Black and red cotton threads, household items, and travel carriers—all of these things have become the most identifiable arts materials and the unique artistic vocabulary of Chiharu Shiota. As she once almost crossed the boundary of life and death, she has learned to closely observe human existence and memories, how life events come and go, while fragile yet easily tangled cotton threads are used to simulate flowing blood streams. In so doing, the artist successfully builds a relationship between objects and human spirituality, thereby demonstrating the fleeting nature of human existence, which is connected through social collectivities and breaking points, thus exemplifying the familiar but strange, indescribable evidence to her viewers. 
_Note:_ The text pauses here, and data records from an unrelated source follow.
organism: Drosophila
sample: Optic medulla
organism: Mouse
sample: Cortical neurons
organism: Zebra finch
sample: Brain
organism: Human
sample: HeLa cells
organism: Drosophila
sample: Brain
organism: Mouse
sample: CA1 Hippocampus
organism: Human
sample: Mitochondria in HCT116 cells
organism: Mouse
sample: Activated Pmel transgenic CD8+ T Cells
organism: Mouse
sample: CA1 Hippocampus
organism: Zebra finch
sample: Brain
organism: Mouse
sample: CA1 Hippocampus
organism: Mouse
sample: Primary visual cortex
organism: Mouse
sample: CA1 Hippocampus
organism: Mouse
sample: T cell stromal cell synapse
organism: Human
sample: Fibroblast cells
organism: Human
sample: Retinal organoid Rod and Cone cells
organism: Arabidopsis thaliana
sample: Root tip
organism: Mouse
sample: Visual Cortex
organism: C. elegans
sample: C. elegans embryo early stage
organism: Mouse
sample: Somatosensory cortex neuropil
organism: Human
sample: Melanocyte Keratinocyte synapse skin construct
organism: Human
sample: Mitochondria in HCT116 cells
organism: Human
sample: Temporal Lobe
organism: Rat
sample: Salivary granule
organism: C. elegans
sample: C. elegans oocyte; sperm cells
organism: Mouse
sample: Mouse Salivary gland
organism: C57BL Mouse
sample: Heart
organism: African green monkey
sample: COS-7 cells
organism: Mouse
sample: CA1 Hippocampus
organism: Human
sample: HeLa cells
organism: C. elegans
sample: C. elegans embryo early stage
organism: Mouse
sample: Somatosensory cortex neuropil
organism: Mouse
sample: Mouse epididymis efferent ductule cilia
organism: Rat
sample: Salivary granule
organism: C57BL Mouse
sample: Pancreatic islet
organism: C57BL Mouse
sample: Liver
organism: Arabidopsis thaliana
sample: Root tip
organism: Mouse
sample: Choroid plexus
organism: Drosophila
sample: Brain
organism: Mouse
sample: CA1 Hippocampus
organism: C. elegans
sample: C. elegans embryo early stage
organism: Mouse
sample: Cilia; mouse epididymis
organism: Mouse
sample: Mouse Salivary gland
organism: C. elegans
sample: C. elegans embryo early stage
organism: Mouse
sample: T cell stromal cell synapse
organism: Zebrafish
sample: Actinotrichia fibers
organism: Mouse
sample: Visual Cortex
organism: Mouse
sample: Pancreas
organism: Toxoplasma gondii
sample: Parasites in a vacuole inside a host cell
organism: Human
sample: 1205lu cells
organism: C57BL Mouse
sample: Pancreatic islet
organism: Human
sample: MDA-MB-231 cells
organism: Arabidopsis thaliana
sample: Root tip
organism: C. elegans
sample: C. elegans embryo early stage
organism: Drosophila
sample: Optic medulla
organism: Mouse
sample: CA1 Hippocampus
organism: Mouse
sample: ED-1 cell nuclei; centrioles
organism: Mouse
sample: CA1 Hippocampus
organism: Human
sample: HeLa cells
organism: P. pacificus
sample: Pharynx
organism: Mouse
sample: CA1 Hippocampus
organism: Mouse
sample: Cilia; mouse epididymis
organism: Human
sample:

Take the artwork titled State of Being (Brushes) as an example. Chiharu Shiota used brushes, a relatively less common item, as the object to be densely tangled by red cotton threads, and as such, serves as an artistic symbol. Brushes are most commonly used in artworks throughout the recorded art history. Numerous artists have used paint brushes to create their art pieces over the past several centuries. It is no overstatement to say that brushes have transferred an enormous load of artistic thought and energy while providing feedback to artists who use them to paint artworks at the same time. 

Chiharu Shiota once described a dream that she had had: “I saw in the dream myself as a ‘painting,’ and I thought about ways to move my body within the painting so as to become a distinguished artwork. As my body was covered with oil paints, I found it difficult to breathe. On that night, I became a part of my artwork. Shortly afterwards, I started to create Becoming Painting.” Looking at this work after these years, it seemed to reflect that in Chiharu Shiota’s pursuit of art, paint brushes help to create space between her and artwork as she needs to use a brush to get her body moved in a painting. Meanwhile. many more life stories that the artist wanted to share with the world were archived, transferred, and intervened, posing the constraints of uncertainty to an extent that the artist found it very difficult to breathe. This has led to a sense of unrest that arises from confrontation between the artist and paint brushes over the years, even though the brush metaphorically serves as one of the “organs” of the artist’s body and helps to maintain the functioning of the artist and the artwork—two entities that are familiar with each other but stay lonely, nevertheless. From Becoming Painting to State of Being (Brushes), she has been transformed from a “painting” to a “paint brush,” suggesting that Chiharu Shiota has learned to use her body to think. That is, becoming a paint brush allows her to more directly capture sensations and initiate a conversation with the paint brush from a new position. Again, the intricately woven tapestry of red cotton threads is created to be an unending web that looks like bright blood spilling and splatting everywhere, which is covered with ambiguous shades that metaphorically mean the artist’s spirituality and body organ, which may seem strange yet inseparable at the same time.